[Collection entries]

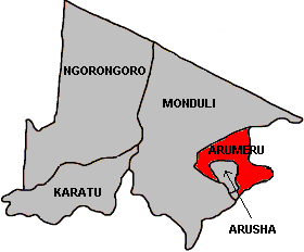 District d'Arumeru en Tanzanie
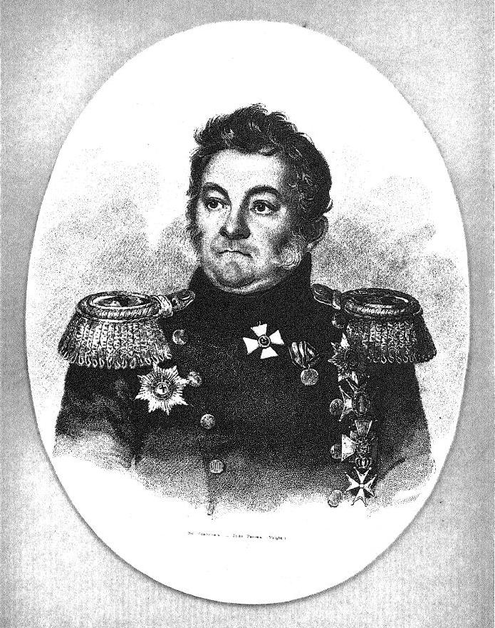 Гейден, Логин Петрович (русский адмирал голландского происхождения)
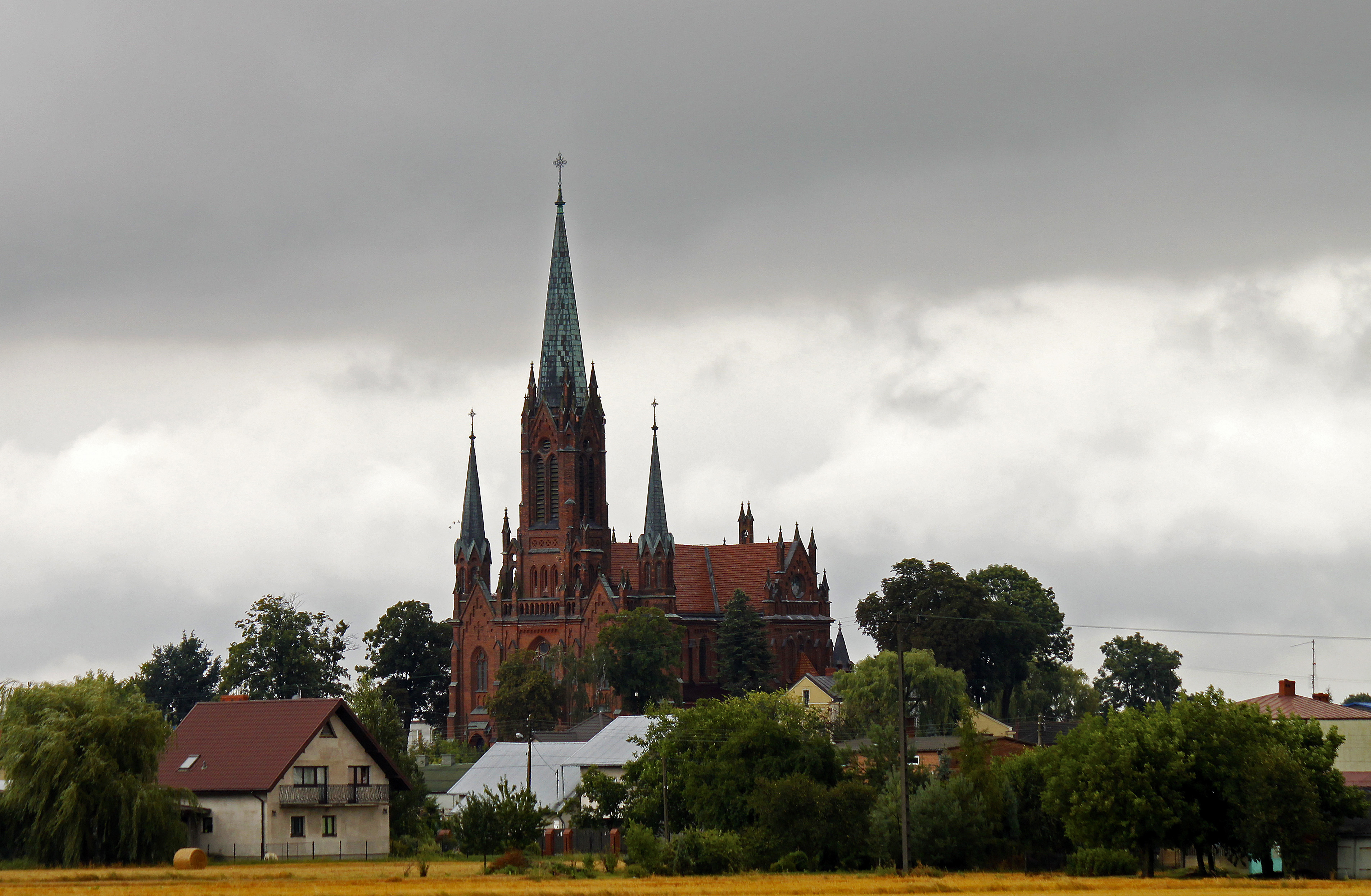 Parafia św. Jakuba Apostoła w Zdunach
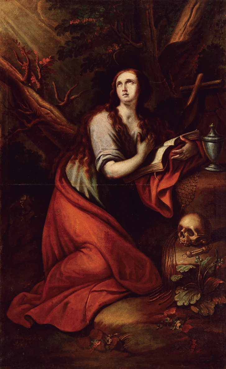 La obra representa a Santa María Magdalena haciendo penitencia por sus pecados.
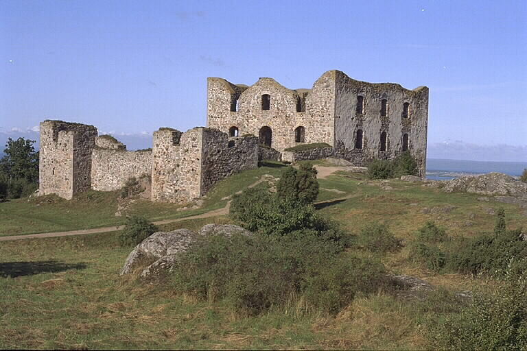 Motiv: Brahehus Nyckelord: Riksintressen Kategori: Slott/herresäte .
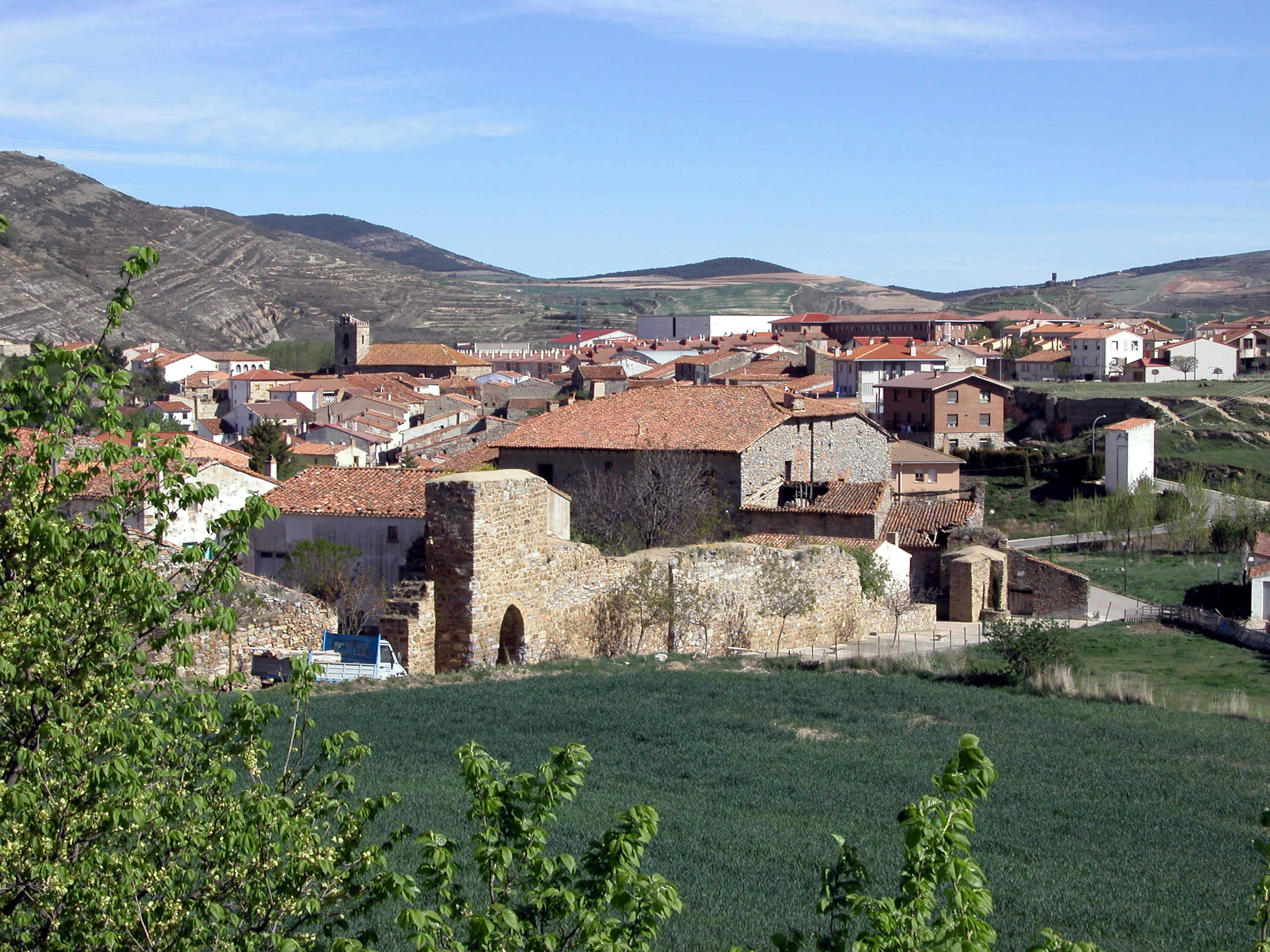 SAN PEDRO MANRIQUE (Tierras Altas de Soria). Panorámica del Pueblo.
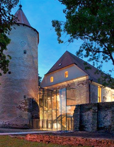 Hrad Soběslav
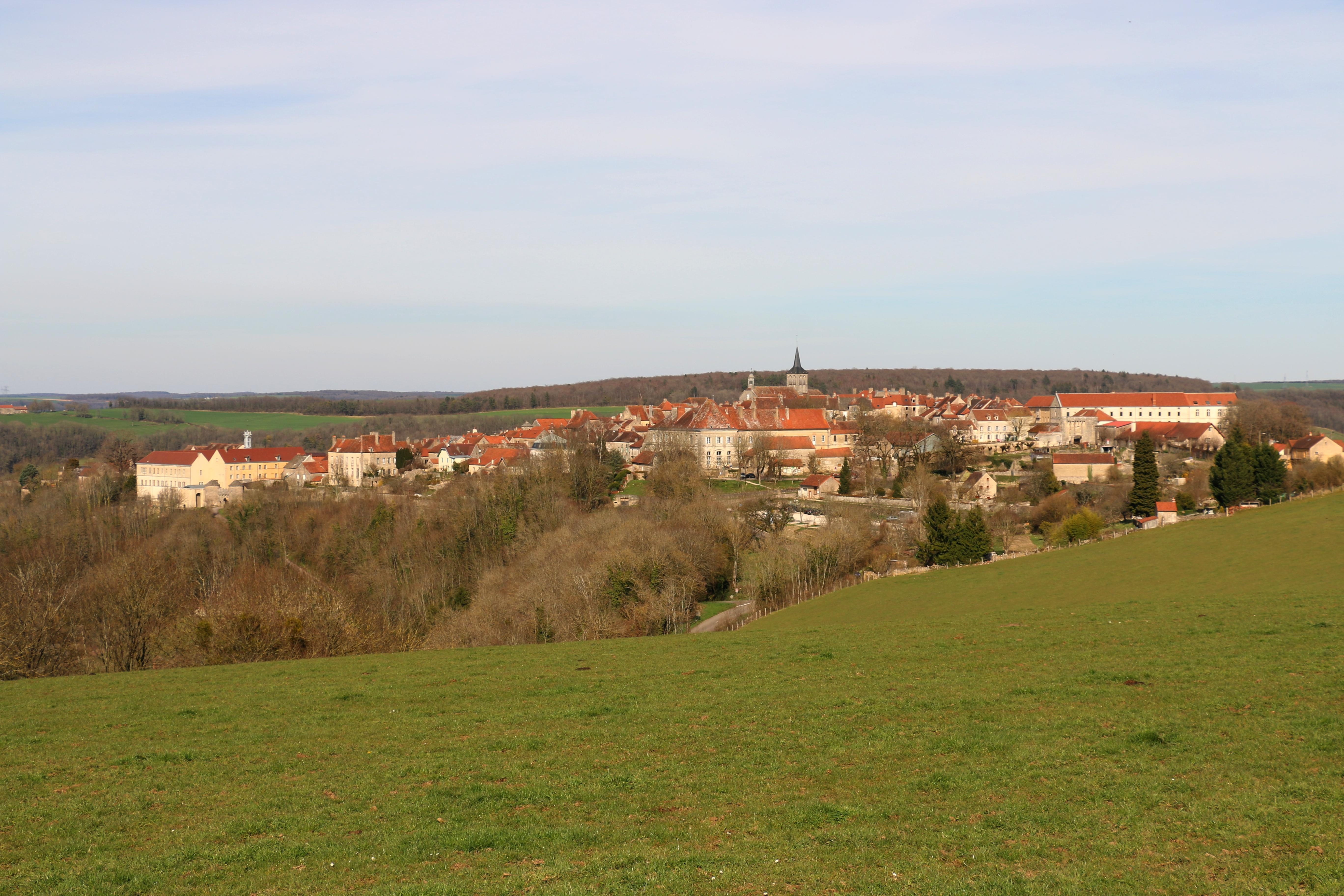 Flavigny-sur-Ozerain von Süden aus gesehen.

**AIM OF THE EXERCISE**
Print from the line containing "Parafia św. Jakuba Apostoła w Zdunach" through the line containing "Hrad Soběslav" in the data above, exactly as the lines stand, and omit every picture.

**SOLUTION FOR THIS PROBLEM**
 Parafia św. Jakuba Apostoła w Zdunach
 La obra representa a Santa María Magdalena haciendo penitencia por sus pecados.
 Motiv: Brahehus Nyckelord: Riksintressen Kategori: Slott/herresäte .
 SAN PEDRO MANRIQUE (Tierras Altas de Soria). Panorámica del Pueblo.
 Hrad Soběslav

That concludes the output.